Passados anos, a ingenuidade daquela conclusão, ou a
indecisão quanto a uma compreensão mais profunda da mulher,
permanece. E volta e meia aflora, cada vez que encontro alguma
mulher que me marca especialmente por sua personalidade, uma
figura que, ao descobrir, encarna, durante algum tempo, aquela mítica
face do feminino. Por exemplo, Isadora Duncan. Por exemplo,
Jeanne Moureau. Na literatura brasileira mais recente, há esta
mineira admirável chamada Adélia Prado. E outra mineira que
andei descobrindo no seu livro de contos, Branca Maria de Paula.

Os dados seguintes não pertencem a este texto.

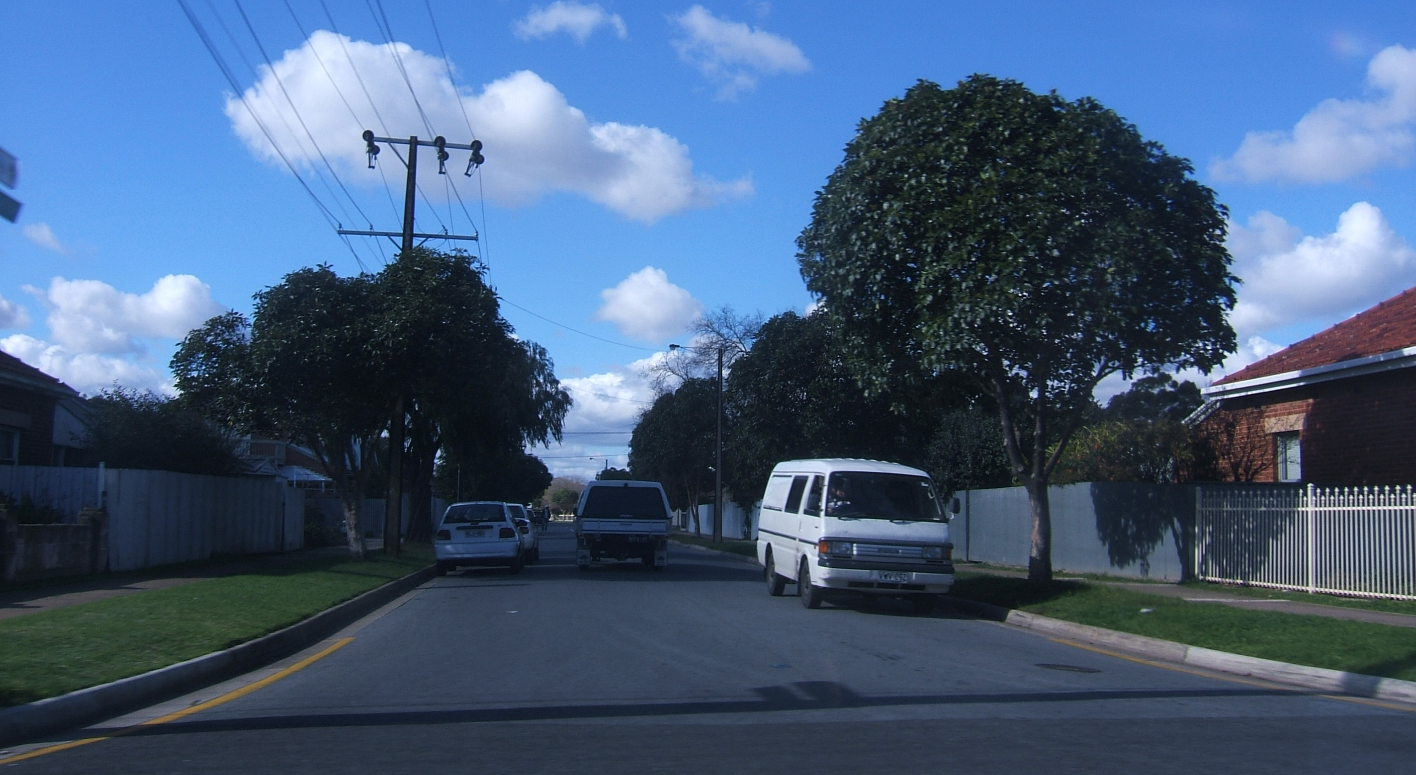 Allenby Gardens, Adelaide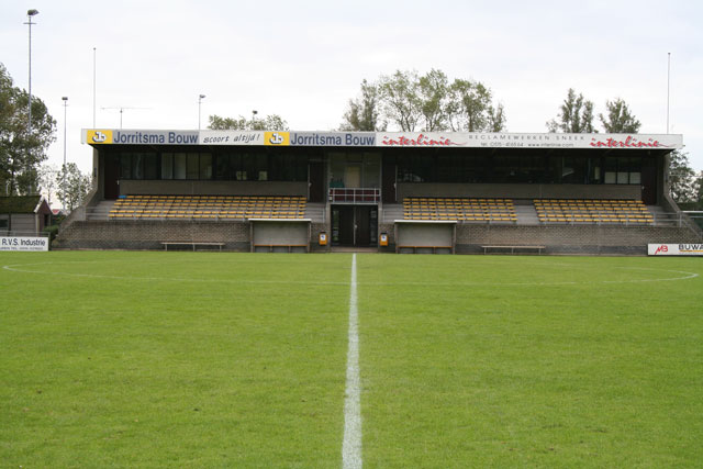 Hoofdveld van VV Sneek. Foto: Richard Sytsma, VV Sneek.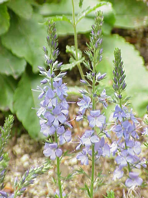 Species: 'Veronica austriaca subsp. austriaca' Family: Scrophulariaceae Image No. 1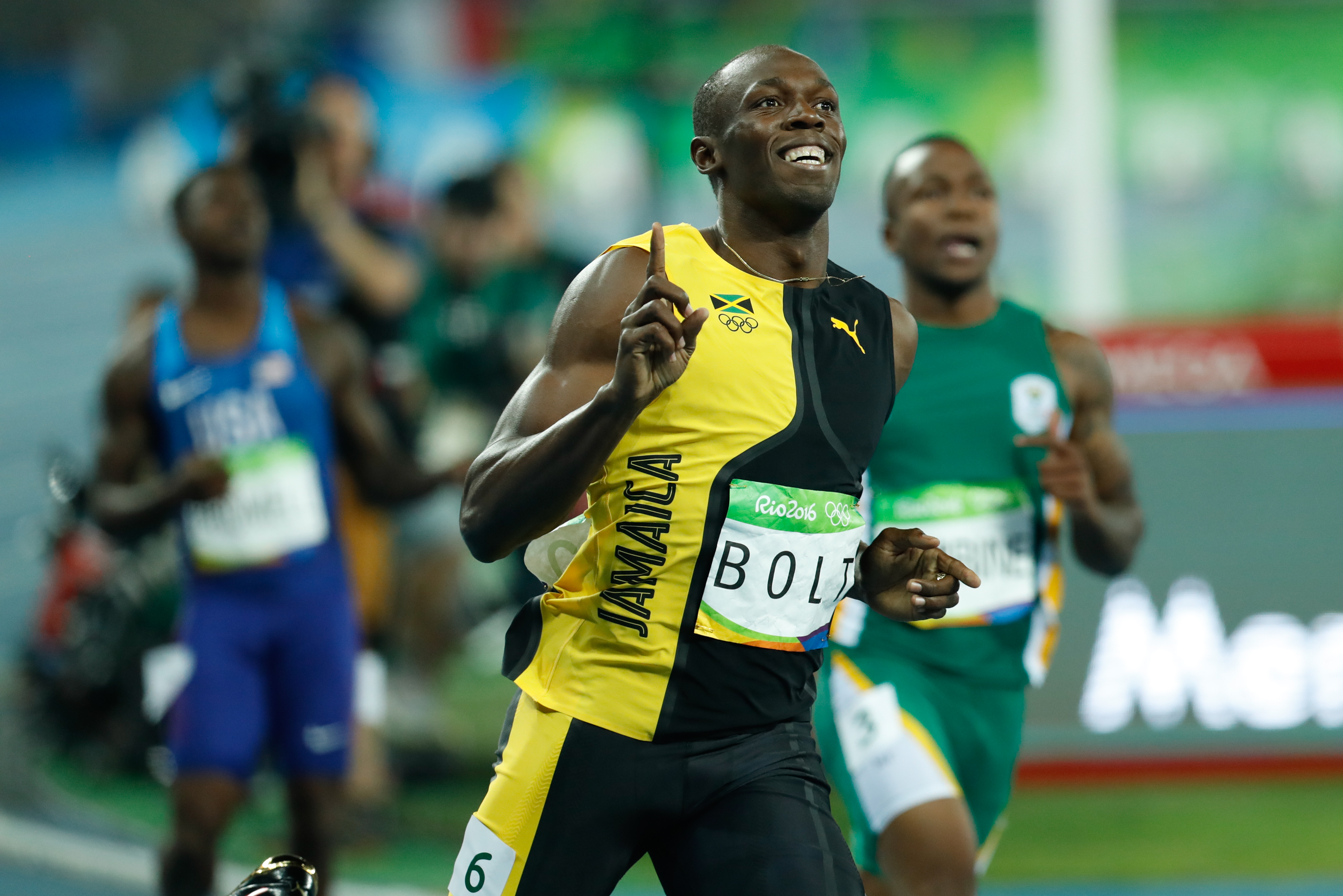 Rio de Janeiro - O jamaicano Usain Bolt, garantiu o ouro e fez história ao conquistar pela terceira vez o título de homem mais rápido do mundo nos 100 metros rasos em uma Olimpíada (Fernando Frazão/Agência Brasil).

Aliás, na mesma época em que descobri Branca, encontrei também
Yêda. Yêda Schmaltz de “Miserere”, Yêda Schmaltz de “A
Alquimia dos Nós”, e sobre a qual tive o prazer de escrever
um primeiro artigo. O resultado desta descoberta de cerca de três
anos, é este convite honroso, suspeitoso e responsabiloso:
honroso, porque tenho o bom palpite de que este “Baco e Anas
Brasileiras” vai ser o “estouro” da escritora goiana.
Suspeitoso porque, bom leitor de Simone de Beauvoir, acho
perigoso (para mim) um homem escrever sobre uma mulher,
sobretudo uma Penélope habilidosa no jogo da palavra e do
tecido. Responsabiloso porque, afinal de contas, no meio da
leitura de tantos originais, alguns para simples parecer, outros
para alguma “orelha” apressada ou mesmo resenha de revista
semanal, a obra de Yêda Schmaltz puxou-me as rédeas,
estacou-me, fez-me voltar a lembranças antigas, a reflexões
contraditórias, a indagações profundas que colocam em xeque
inclusive a mim mesmo. Faz uma semana que ando com os poemas da
Yêda nos olhos, nos ouvidos, na cabeça, buscando coisas
paralelas para ler. Fui saber da vida de Corisco, encontrei Dadá.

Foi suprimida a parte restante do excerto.